Infection with P. vivax, P. ovale or P. malariae is usually treated on an outpatient basis. Treatment of P. vivax requires both treatment of blood stages (with chloroquine or ACT) as well as clearance of liver forms with primaquine. In general, chloroquine is the drug of choice for all Plasmodium except for chloroquine-resistant P. falciparum and chloroquine-resistant P. vivax. Primaquine, a drug that is active specifically against the liver stages, may be added for treatment of malaria due to P. vivax and P. ovale to prevent relapse but should not be used during pregnancy and can also cause complications in persons with G6PD deficiency. Treatment of P. falciparum is more complicated, because of widespread resistance to chloroquine, and, increasingly, mefloquine. Treatment is often with quinine plus a second drug, but it is essential to get up-to-date treatment recommendations particularly the appropriate recommendations for children, pregnant women, and persons with G6PD deficiency. Because of the potential for rapid clinical deterioration, clinicians should strongly consider hospitalizing patients with falciparum malaria, at least until the success of therapy is assured. For prophylaxis recommendations during travel.
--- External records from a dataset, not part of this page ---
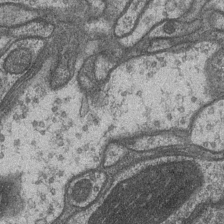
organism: Drosophila
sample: Optic medulla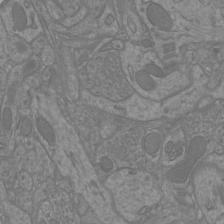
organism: Mouse
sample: Cortical neurons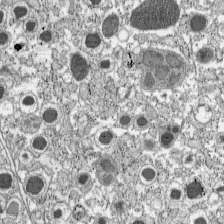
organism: C57BL Mouse
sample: Pancreatic islet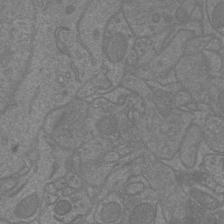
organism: Mouse
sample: Cortical neurons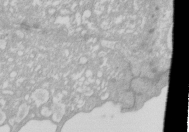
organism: Xenopus
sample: Cilia; centrioles in frog embryo cells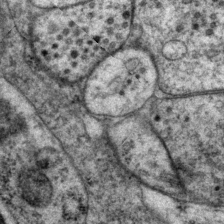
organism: P. pacificus
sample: Pharynx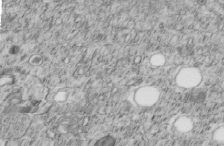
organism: C. elegans
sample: C. elegans embryo early stage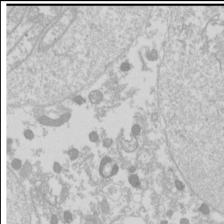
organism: Drosophila
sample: Cell division; meiosis; drosophila spermatocytes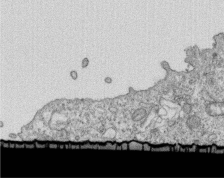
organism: Human
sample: HeLa cell HIV synapse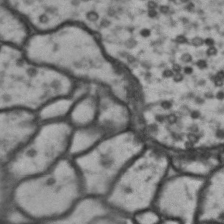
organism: Drosophila
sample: Brain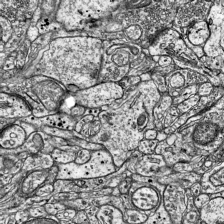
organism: Mouse
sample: Visual Cortex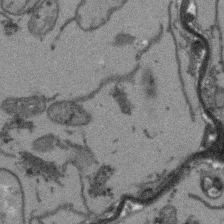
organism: Arabidopsis thaliana
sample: Root tip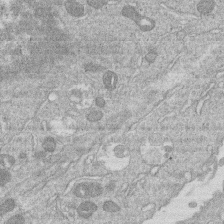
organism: Human
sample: Macrophage cells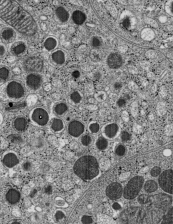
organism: C57BL Mouse
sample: Pancreatic islet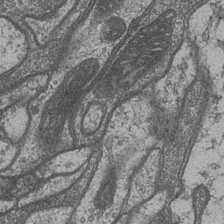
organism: Drosophila
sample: Optic medulla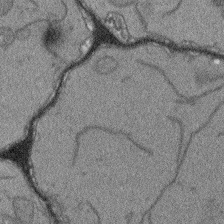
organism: Arabidopsis thaliana
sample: Root tip

Prevention and Control in Endemic Areas:- Prevention is an important component of malaria control in endemic countries. It is achieved through: •vector control •personal protection measures such as insecticide-treated bed nets •preventive treatment with antimalarial drugs of vulnerable groups such as pregnant women, who receive intermittent preventive treatment.

*Travelers from non-endemic countries should take precautions against acquiring malaria when they visit a malaria risk area.